Throughout this process, auditioning for the show, going through rounds of interviews with the producers, providing background for the viewers, we've been asked over and over again to "tell our story." The story I've told them goes something like this: I raised Cassie mostly on my own; it hasn't always been easy. She'll be leaving for college next year, and I wanted a chance to travel the world with her before she's gone. Cassie's version is considerably terser. We tell the story like that's all there is, like we're any old mother and daughter doing our little dance of separation and reconciliation. Oldest story in the world.
The story that doesn't get told begins like this: Four months ago, on a warm and airless night, I woke up to find Cassie standing over my bed. I couldn't see her very well in the dark, and for a moment it was like all the other nights, scattered through her childhood, when she'd come to get me because she was sick or scared. I'm a sound sleeper - I guess it's important to say that - and it took her a few minutes to wake me.
"Mom," she was saying. "Mom." "What is it?" I said. "What time is it?" "Mom, could you come to my room for a minute?" "What's the matter? Are you sick?" "Could you just come to my room?"
"Okay," I said. I got out of bed and followed her down the hall. She'd moved her bedroom into the attic the previous year, and as we climbed the stairs, I could see that the light was on and the bedclothes were rumpled. I noticed a funny smell, an odor of heat and sweat and something like blood. There were towels everywhere - it seemed like every towel we owned was piled on the floor or the bed. Most of them were wet, and some of them were stained with something dark.

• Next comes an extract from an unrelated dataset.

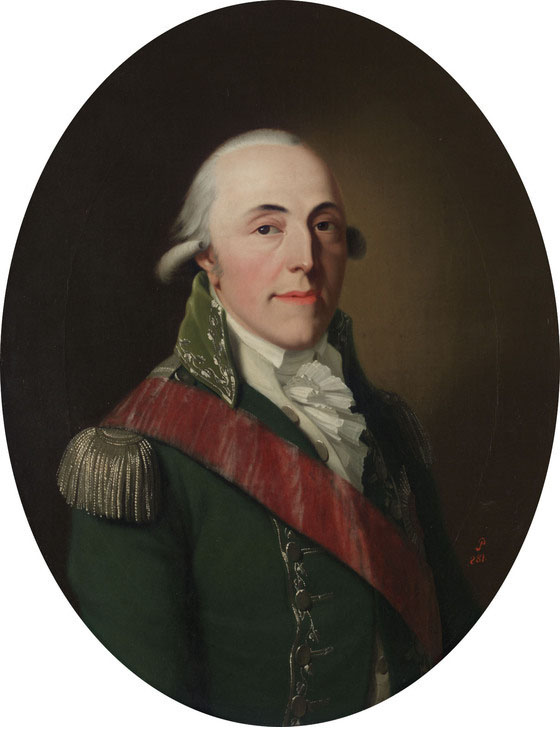 Alexius Friedrich Christian, Fürst von Anhalt-Bernburg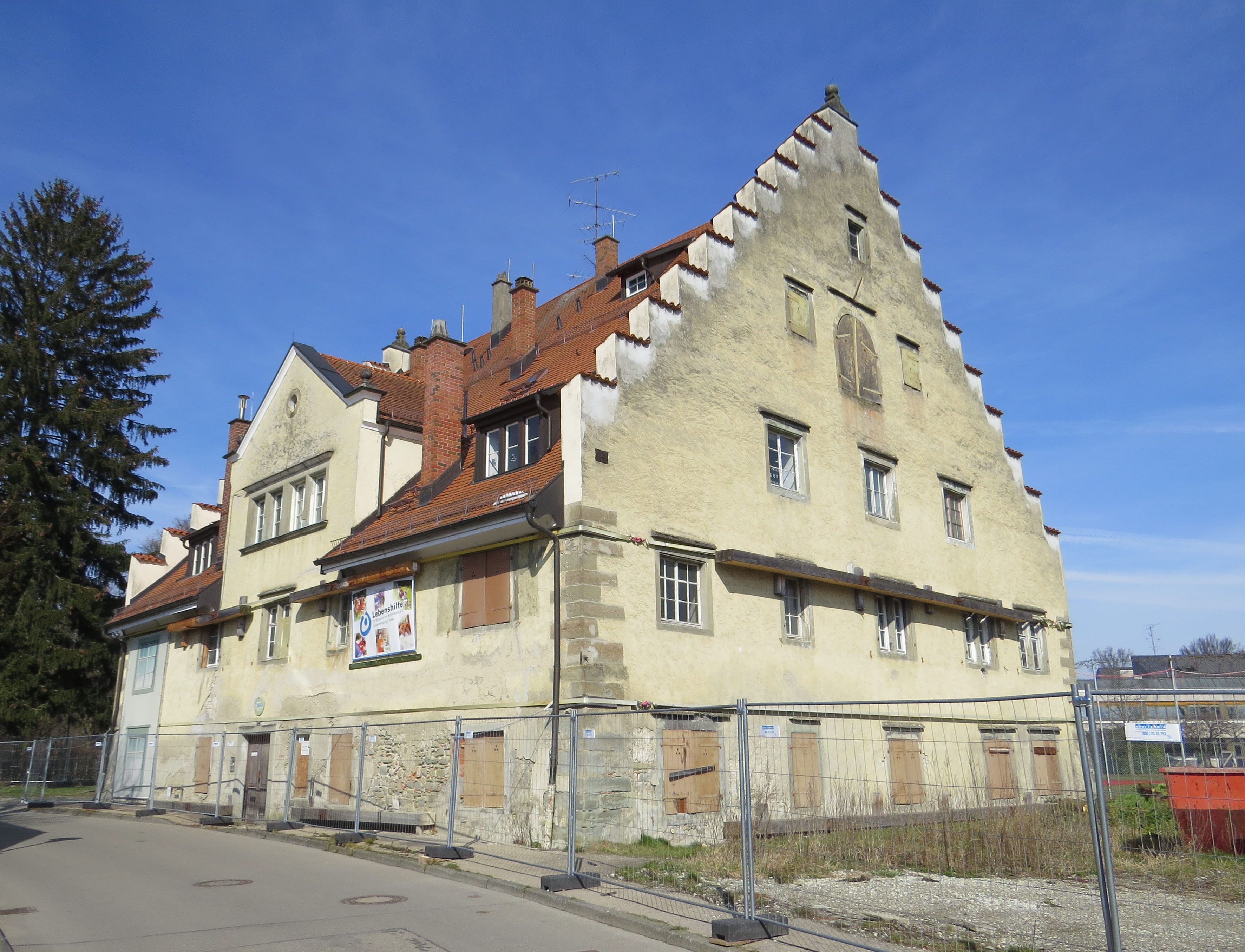 Rainhaus in Lindau (Bodensee)

"Is that blood?" I said. "Mom, look," she said. "On the bed." I looked at the tangle of linens, and it took me a minute before I saw it. Saw her, I should say. There, in the center of the bed, lay a baby wrapped in a yellow beach towel.
"What . . ." I said, but I didn't know how to finish the sentence. "Cassie . . ."

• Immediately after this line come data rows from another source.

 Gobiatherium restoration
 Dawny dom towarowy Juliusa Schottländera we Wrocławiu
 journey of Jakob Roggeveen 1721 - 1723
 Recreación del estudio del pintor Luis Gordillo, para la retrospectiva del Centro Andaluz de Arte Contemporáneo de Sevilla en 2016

"It's a girl," Cassie said. "I don't understand," I said. My mind seemed to have stopped working. The baby looked very still. "Is she . . . okay?" "I think so," Cassie said. "She was awake at first, and then she went to sleep."

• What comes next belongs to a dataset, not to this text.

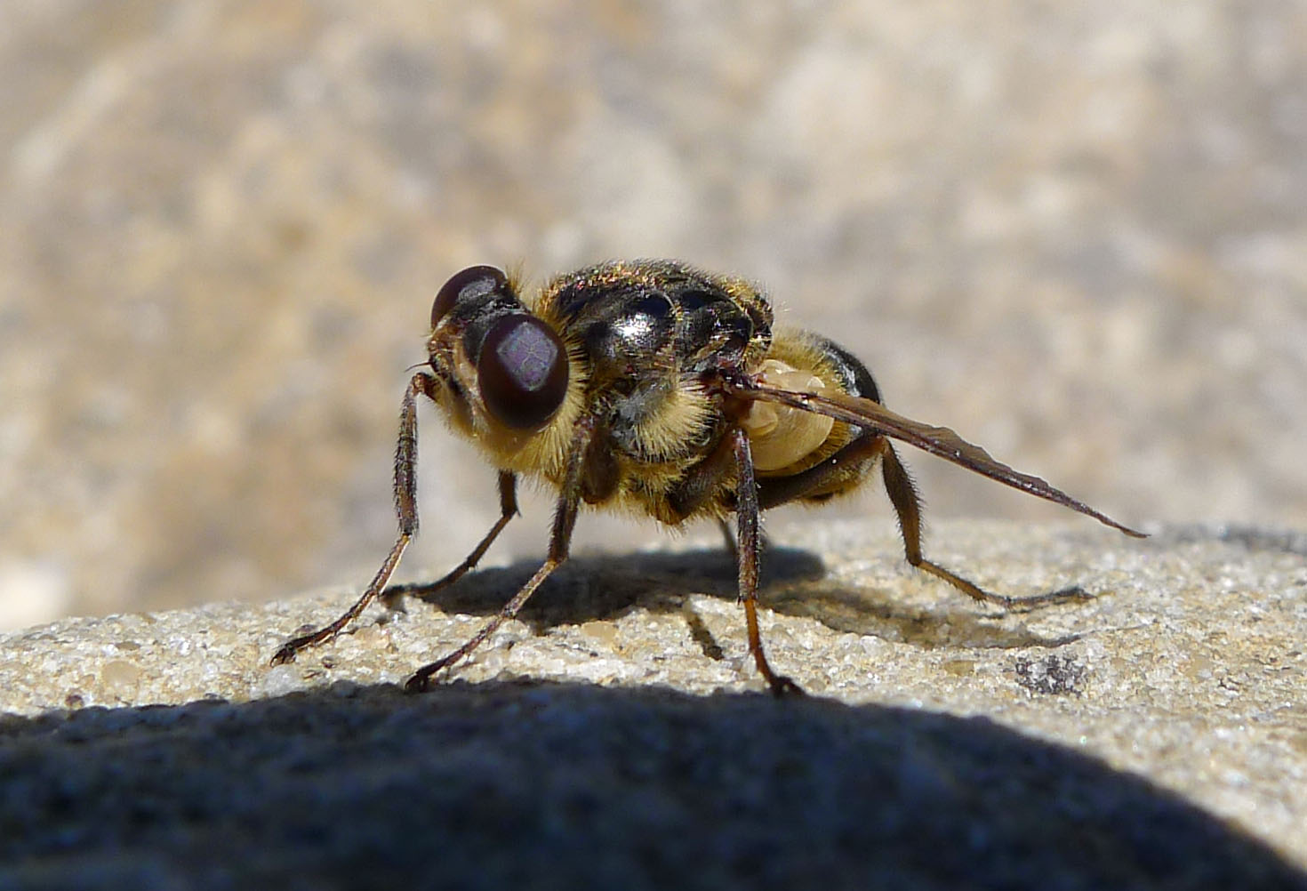 Alconocales N.P. Andalucia Spain

"But . . ." I said, and then I didn't say any more. I reached out and unwrapped the baby. She lay naked and sleeping, her body smudged with creamy smears of vernix. Several inches of umbilical cord, tied at the end with a shoelace, grew out of her belly like a vine.
I looked her over, this child, my granddaughter. Tiny. Tiny. There is no new way to say it. If you could have seen her. The translucent eyelids, the little fingers curled into fists. The knees bent like she hadn't learned how to stretch them yet. The feet wrinkled from their long soak. You forget how small they can be. Tiny. I picked her up, and she stirred. She opened her eyes and looked up at me. A lurch inside me, and I loved her, just like that. It didn't even happen that way with my own daughter, not quite. I held her close to my chest and wrapped the towel around her again.
"I didn't know how to tell you," Cassie said. "I don't understand," I said again. "You had this baby?" "Yeah. About half an hour ago, I guess." "But you weren't pregnant."
She gave me a look. "Well, obviously, I was," she said. "And you didn't tell me? For nine whole months you didn't tell me? Who's the father? Dan? Does he know?"
"Can we talk about this later?" she said. "I think maybe I should see a doctor." She lowered her voice and looked downward. "I'm bleeding," she said, her voice like a little girl's.
I wish I had said, "My poor baby." I wish I had said, "I'm so sorry you had to go through this alone." But I was tired and bewildered, and I was beginning to get angry. What I said was, "Yeah, that'll happen when you give birth." And I didn't say it very nicely.